There is no “problem” is presupposing it, I agree. But there is also no necessary reason why one must presuppose it in order to pursue moral inquiry. And this is not the case, again, with the analogy to science’s presuppositions that he offers. The pursuit of knowledge about the universe is definitionally integral to science ( you can look it up!), and you are simply not a scientist if you don’t embrace the assumption that the universe is intelligible to reasoned, evidence-based investigation. But the aim of “avoiding the worst possible misery for everyone” is not definitionally integral to morality; it is one possible definition of the good that morality pursues. And, once again, the scientific method cannot settle the question of whether that definition is correct.

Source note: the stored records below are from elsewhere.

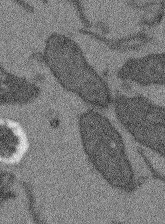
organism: Arabidopsis thaliana
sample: Root tip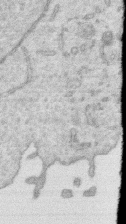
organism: Human
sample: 1205lu cells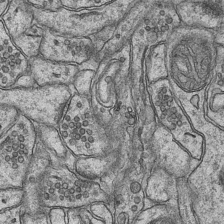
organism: Mouse
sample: CA1 Hippocampus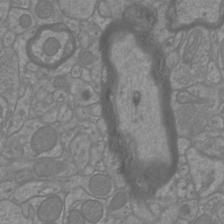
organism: Mouse
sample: Cortical neurons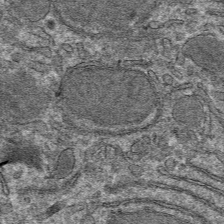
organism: Mouse
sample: Mouse hepatocytes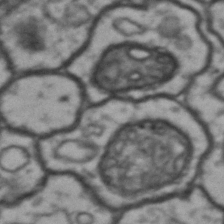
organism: Drosophila
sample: Brain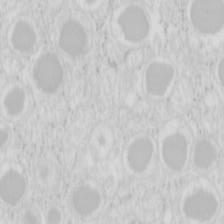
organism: Mouse
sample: Pancreas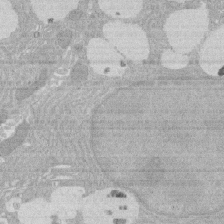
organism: Rat
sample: Salivary granule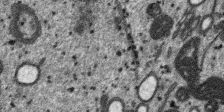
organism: Human
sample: Lung epithelial cells infected with SARS-CoV-2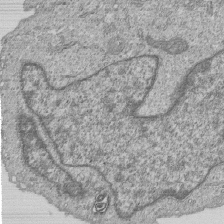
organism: Human
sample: MDA-MB-231 cells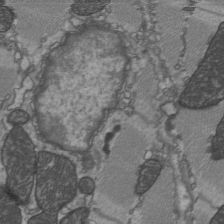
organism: C57BL Mouse
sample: Heart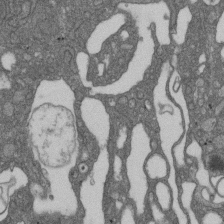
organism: Drosophila
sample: Nephrocyte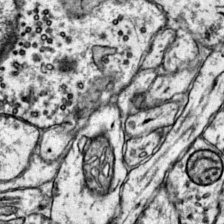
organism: Mouse
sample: Primary visual cortex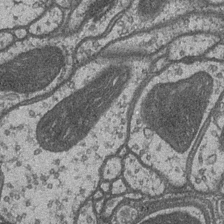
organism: Drosophila
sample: Optic medulla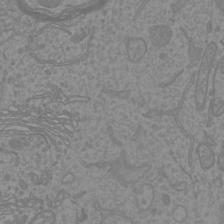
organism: Mouse
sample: Cortical neurons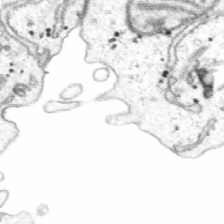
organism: Human
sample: HeLa cells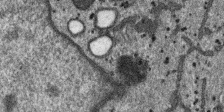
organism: Human
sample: Lung epithelial cells infected with SARS-CoV-2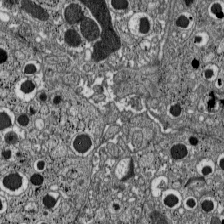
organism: C57BL Mouse
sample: Pancreatic islet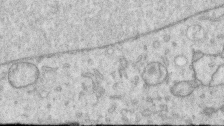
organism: Human
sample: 1205lu cells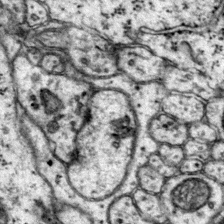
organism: Mouse
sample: Primary visual cortex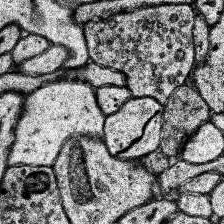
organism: Human
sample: Temporal Lobe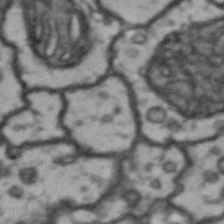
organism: Drosophila
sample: Brain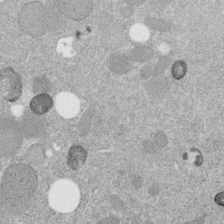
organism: C. elegans
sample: C. elegans embryo early stage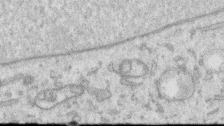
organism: Human
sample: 1205lu cells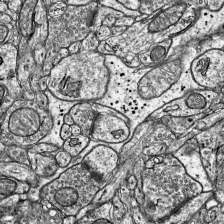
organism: Mouse
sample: Visual Cortex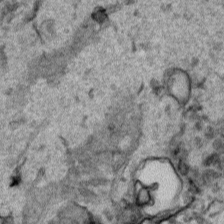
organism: Human
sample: Mitochondria in HCT116 cells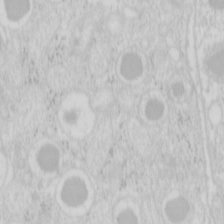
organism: Mouse
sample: Pancreas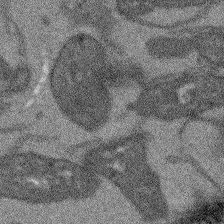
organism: Arabidopsis thaliana
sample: Root tip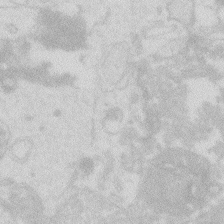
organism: Zebrafish
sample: Macrophage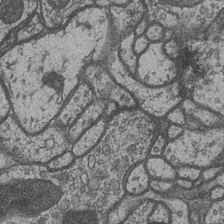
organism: Drosophila
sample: Optic medulla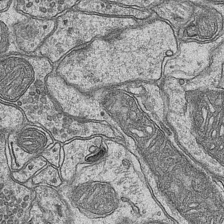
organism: Mouse
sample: CA1 Hippocampus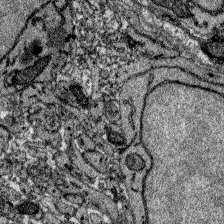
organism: Zebrafish
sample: Larval olfactory bulb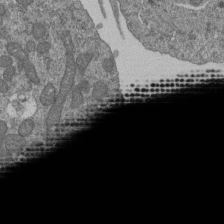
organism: Human
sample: Retinal organoid Rod and Cone cells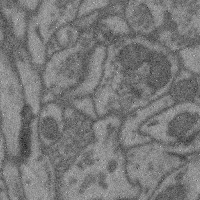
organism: Mouse
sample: Cerebral cortex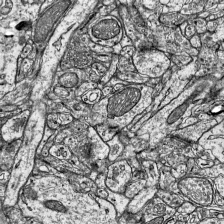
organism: Mouse
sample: Visual Cortex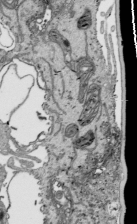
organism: Human
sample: Mitochondria in HCT116 cells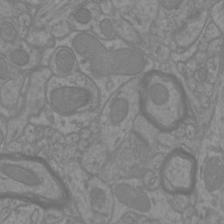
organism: Mouse
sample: Cortical neurons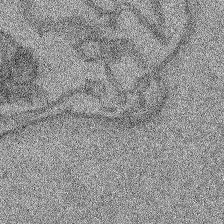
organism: Human
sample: HeLa cells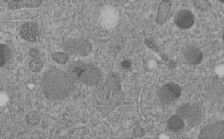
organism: C. elegans
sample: C. elegans embryo early stage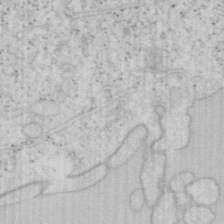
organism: Human
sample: HeLa cells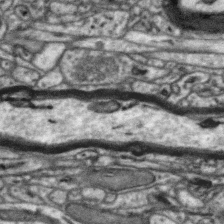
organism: Zebra finch
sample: Brain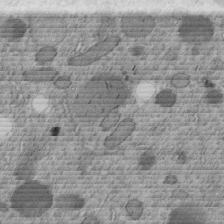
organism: C. elegans
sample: C. elegans embryo early stage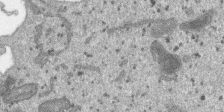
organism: Human
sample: Lung epithelial cells infected with SARS-CoV-2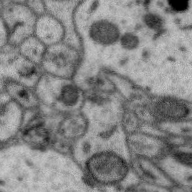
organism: Zebra finch
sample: Brain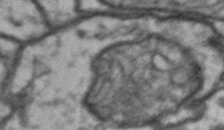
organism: Drosophila
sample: Brain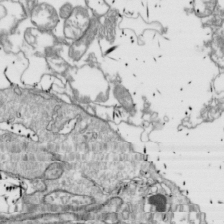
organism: Drosophila
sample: Cell division; meiosis; drosophila spermatocytes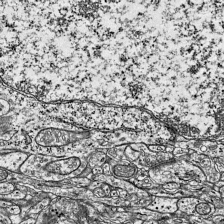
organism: Mouse
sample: Visual Cortex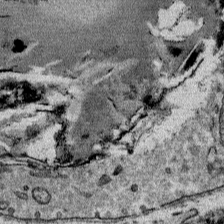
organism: Mouse
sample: Mouse Salivary gland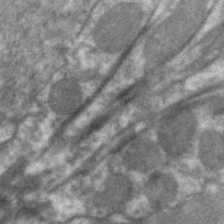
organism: C. elegans
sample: Pharynx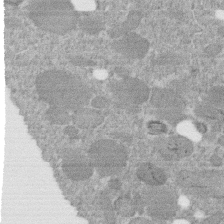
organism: C. elegans
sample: C. elegans embryo early stage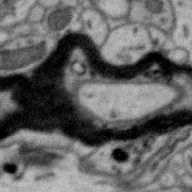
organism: Zebra finch
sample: Brain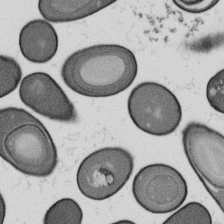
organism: B. subtilis
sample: Bacterial spore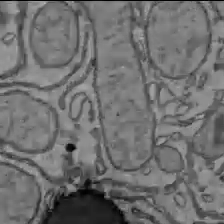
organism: C57BL Mouse
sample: Liver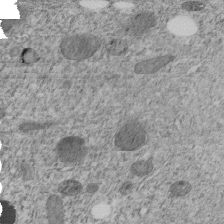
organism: C. elegans
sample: C. elegans embryo early stage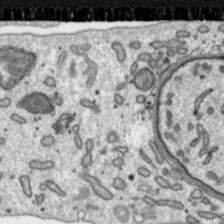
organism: Toxoplasma gondii
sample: Parasites in a vacuole inside a host cell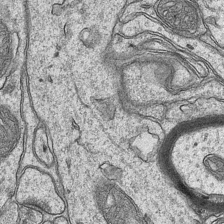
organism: Mouse
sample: CA1 Hippocampus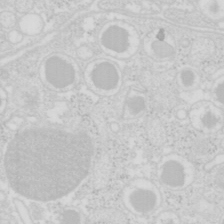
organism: Mouse
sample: Pancreas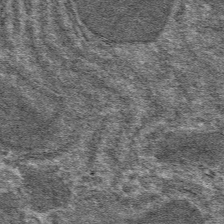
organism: Mouse
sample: Mouse hepatocytes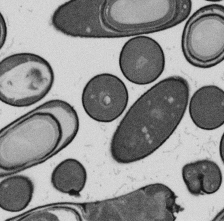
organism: B. subtilis
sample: Bacterial spore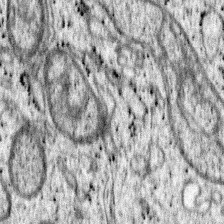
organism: Human
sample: HeLa cells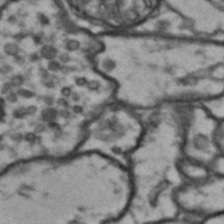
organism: Drosophila
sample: Brain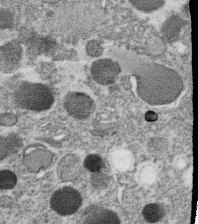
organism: C. elegans
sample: C. elegans oocyte; sperm cells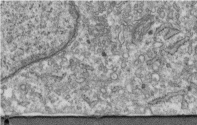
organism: Human
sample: Centriole in fibroblast cells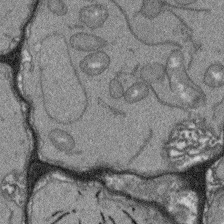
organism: Arabidopsis thaliana
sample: Root tip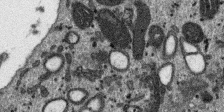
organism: Human
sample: Lung epithelial cells infected with SARS-CoV-2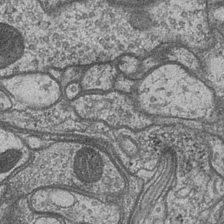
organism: Drosophila
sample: Optic medulla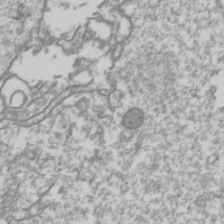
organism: Drosophila
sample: Cell division; meiosis; drosophila spermatocytes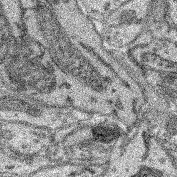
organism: Mouse
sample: Retina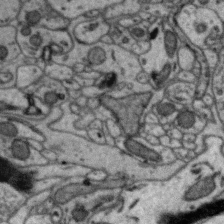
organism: Zebra finch
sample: Brain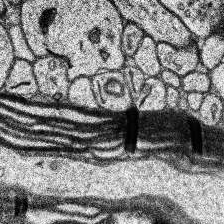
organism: Human
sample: Temporal Lobe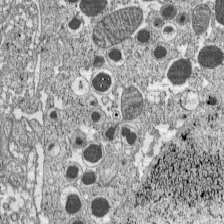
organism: C57BL Mouse
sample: Pancreatic islet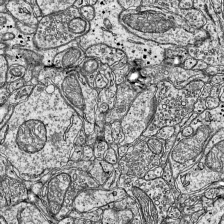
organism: Mouse
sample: Visual Cortex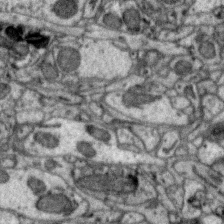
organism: Zebra finch
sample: Brain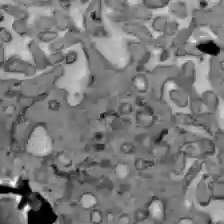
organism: C57BL Mouse
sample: Liver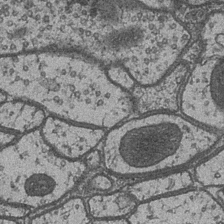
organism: Drosophila
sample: Optic medulla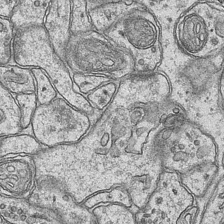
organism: Mouse
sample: CA1 Hippocampus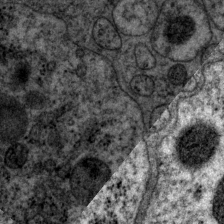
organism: P. pacificus
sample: Pharynx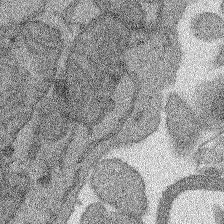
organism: Human
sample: HeLa cells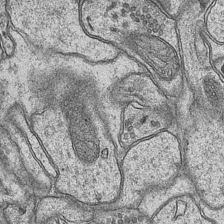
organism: Mouse
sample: CA1 Hippocampus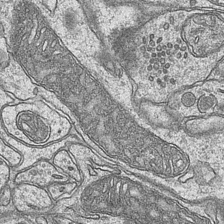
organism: Mouse
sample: CA1 Hippocampus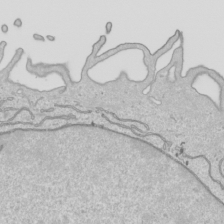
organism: Human
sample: Mitochondria in HCT116 cells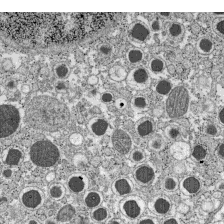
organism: C57BL Mouse
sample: Pancreatic islet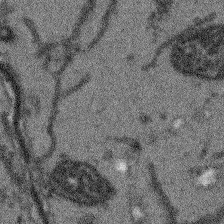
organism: Arabidopsis thaliana
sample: Root tip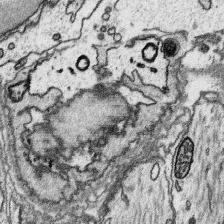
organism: Platynereis dumerilii
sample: Parapodia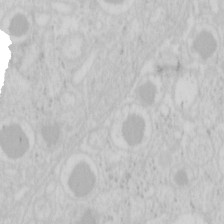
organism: Mouse
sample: Pancreas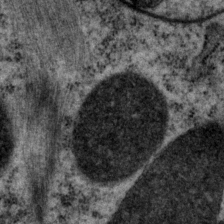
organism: P. pacificus
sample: Pharynx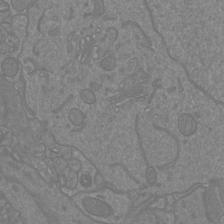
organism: Mouse
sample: Cortical neurons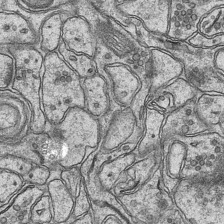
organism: Mouse
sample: CA1 Hippocampus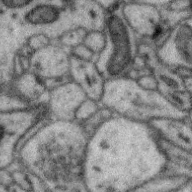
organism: Zebra finch
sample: Brain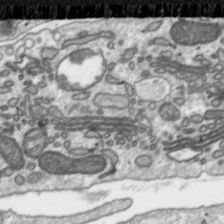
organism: Toxoplasma gondii
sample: Parasites in a vacuole inside a host cell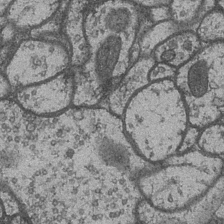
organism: Drosophila
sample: Optic medulla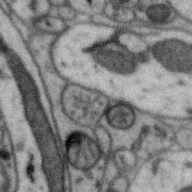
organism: Zebra finch
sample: Brain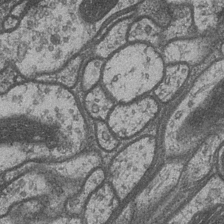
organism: Drosophila
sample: Optic medulla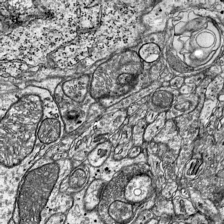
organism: Mouse
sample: Visual Cortex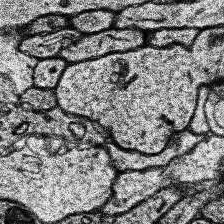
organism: Human
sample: Temporal Lobe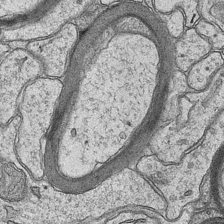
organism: Mouse
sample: CA1 Hippocampus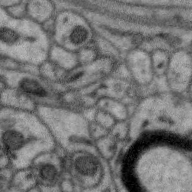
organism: Zebra finch
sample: Brain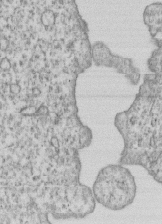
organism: Human
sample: MDA-MB-231 cells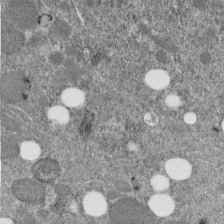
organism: C. elegans
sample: C. elegans embryo early stage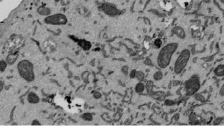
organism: Mouse
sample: ED-1 cell nuclei; centrioles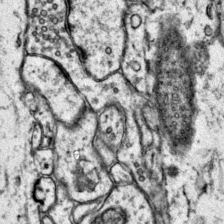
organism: Mouse
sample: Primary visual cortex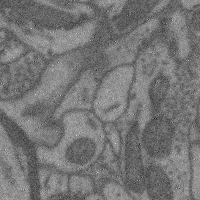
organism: Mouse
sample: Cerebral cortex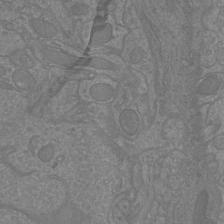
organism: Mouse
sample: Cortical neurons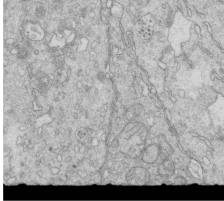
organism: Mouse
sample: Multiciliated cells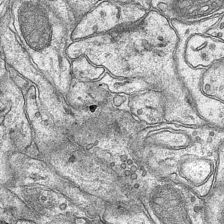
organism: Mouse
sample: CA1 Hippocampus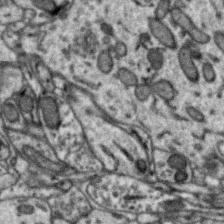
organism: Zebra finch
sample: Brain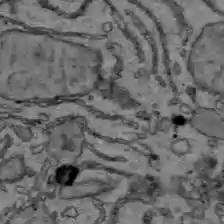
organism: C57BL Mouse
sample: Liver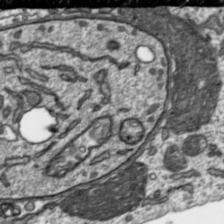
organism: Toxoplasma gondii
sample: Parasites in a vacuole inside a host cell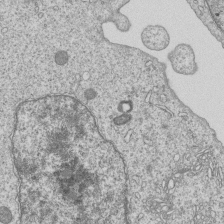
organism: Human
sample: MDA-MB-231 cells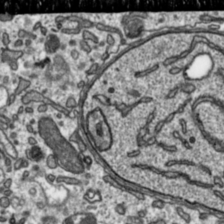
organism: Toxoplasma gondii
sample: Parasites in a vacuole inside a host cell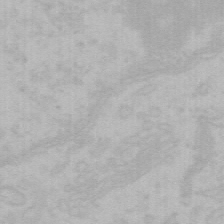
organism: Mouse
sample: Choroid plexus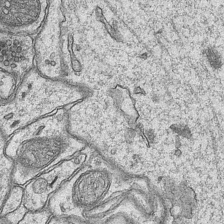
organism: Mouse
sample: CA1 Hippocampus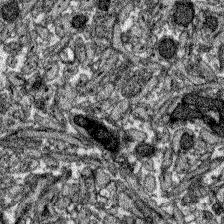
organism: Zebrafish
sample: Larval olfactory bulb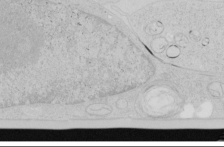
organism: Human
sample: Mitochondria in HCT116 cells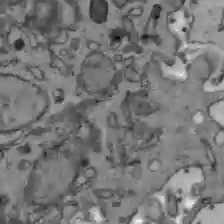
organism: C57BL Mouse
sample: Liver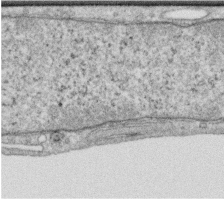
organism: Human
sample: Centriole in RPE cells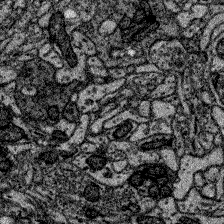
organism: Zebrafish
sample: Larval olfactory bulb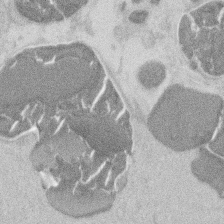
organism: Mouse
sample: T cell stromal cell synapse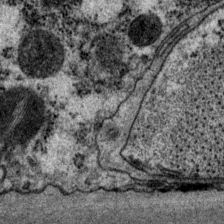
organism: P. pacificus
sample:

I have no problem, and nor should anyone, with Harris declaring that he favors a particular moral system, defining its terms to the best of his ability, and then explaining why he thinks scientific inquiry can help us maximize the end that system privileges. If you know what moral ends you’re driving at, then clearly science can be of assistance in your quest; the idea that the two spheres of inquiry never overlap is obscurantist and silly. But he would be much more persuasive on that narrower point if gave up on the broader one, and reconciled himself to the fact that his style of utilitarianism is not the self-evident and scientific foundation for all sensible moral inquiry that he believes it to be.

Though in that case he would also be out $20,000.